I had the (dubious) pleasure of picking up an award for a client at an eLearning awards ceremony a number of years back. There’s been some apt criticism of the whole awards industry thing overall, but it did give me a chance to see what was passing as award-winning content. And I was dismayed. One memorable example had traditional HR policy drill-and-kill tarted up into a ‘country fair’ theme. It was, frankly, quite well produced and visually attractive. And complete dreck, instructionally. Yet, it had won an award!
My client typically fights the good fight when they can (hey, they use me ;), but sometimes they can’t convince the client or know not to bother. In another instance, I actually took on the design for a project, and at the end the client’s manager asked what was so special. After I walked him through it, he was singing the hallelujah chorus, but there’s an important point here.
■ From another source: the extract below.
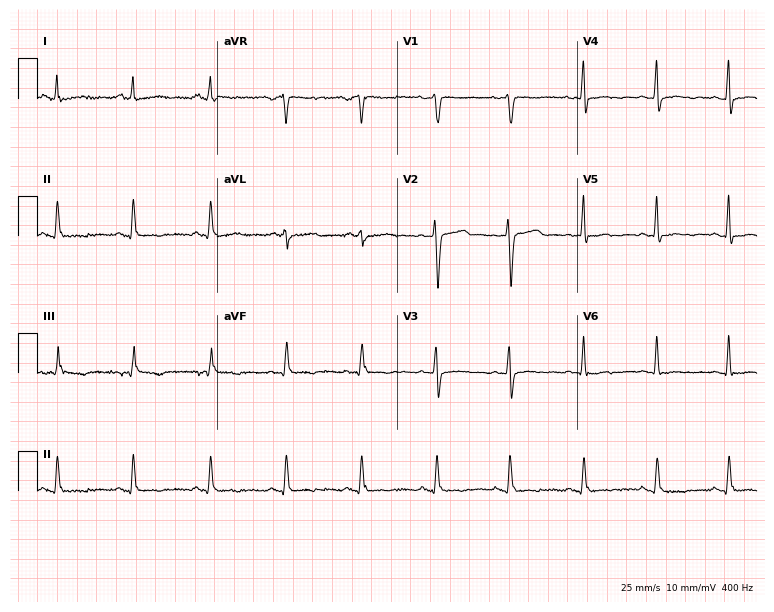
ECG — a woman, 83 years old. Screened for six findings — first-degree AV block, right bundle branch block, left bundle branch block, sinus bradycardia, atrial fibrillation, sinus tachycardia — none is recorded. Findings outside these six are not listed.
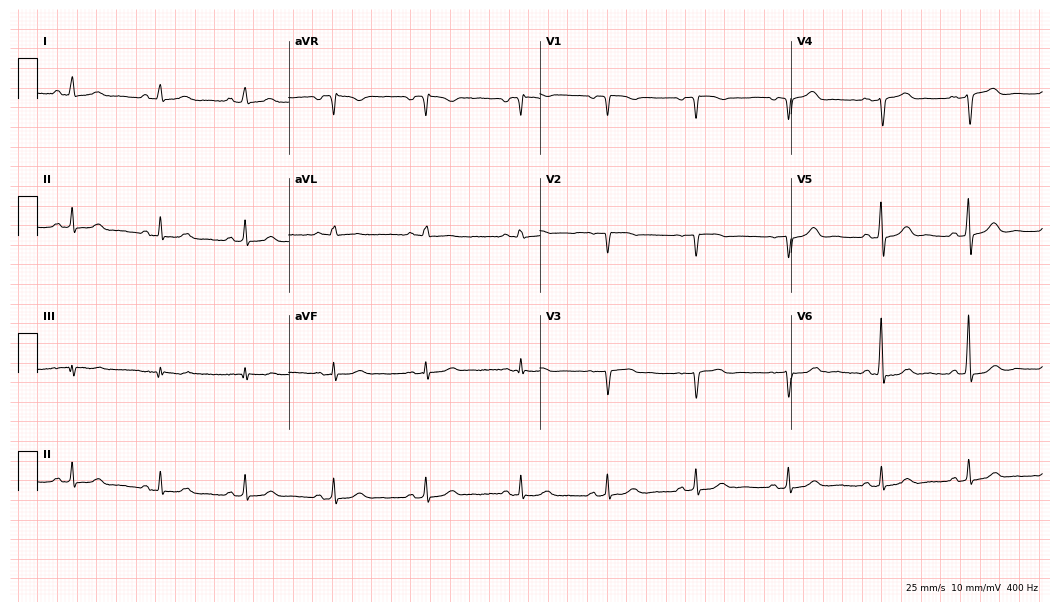
Standard 12-lead ECG recorded from a 58-year-old woman (10.2-second recording at 400 Hz). Read as a normal ECG.

I’ve heard this tale from many of my colleagues as well, and it indicates a problem.
Quality design is hard to distinguish from well-produced but under-designed content.
To the layperson, or even perhaps the ordinary instructional designer, the nuances of good content aren’t obvious. If the learning objective is focused on knowledge, it’s because that’s what the SME told us was important. So what if the emotional engagement is extrinsic, not intrinsic, it’s still engaging, right? We cover the content, show an example, and then ensure they know it. That’s what we do.
SO not. Frankly, if you don’t really understand the underlying important elements that constitute the components of learning, if you can’t distinguish good from ordinary, you’re wasting your time and money. If that were the only consequence,well, shame on the buyer. But if there’s a Great eLearning Garbage Patch, it gets harder to pitch quality. If you don’t care that it ‘sticks’ and leads to meaningful behavior change in the workplace, you shouldn’t even start. If you do care, then you have to do more.
Hey, low production values aren’t what make the learning occur, it’s just to minimize barriers (“ooh, this is so ugly”). Learning is really a probability game (you can’t make a learner learn), and every element you under-design knocks something like 10-50% off the likelihood it’ll lead to change. Several of those combined and you’ve dropped your odds to darn near zero (ending up working only for those who’ll figure it out no matter what you do to them).
And the problem is, your client, your audience, doesn’t know. So you can lose out to someone who shows flashy content but knows bugger all about learning. You see it everywhere.
So, we have to do more. We have to educate our clients, partners, and the audience. It’s not easy, but if we don’t, we’ll continue to be awash in garbage content. We’ll be wasting time and money, and our effort will be unappreciated.
If you’re a designer, get on top of it, and get good at explaining it. If you’re a customer, ask them to explain how their content actually achieves learning outcomes. Or get some independent evaluation. There are still vulnerabilities, but it’s a push in the right direction. We need more better learning!
Stephanie Fillman says
My soapbox as well, but in a compliance training setting. One of the challenges at present is to be able to explain the benefits (that it DOES matter) and some solid tips to peers (they CAN do it) to accelerate their pace because they’re faced with a learning curve, time constriants, plus a client who doesn’t know the difference – only the compliance tick-mark. Any suggestions? Perhaps a future blog? Thanks.
Brian says
I responded in a link post to this article. We need to discuss this more over adult beverages in San Francisco. It’s like a lot of other things in our industry, there are not enough people pushing back. For those of us who are, we need more information/leverage/ammunition to support our efforts.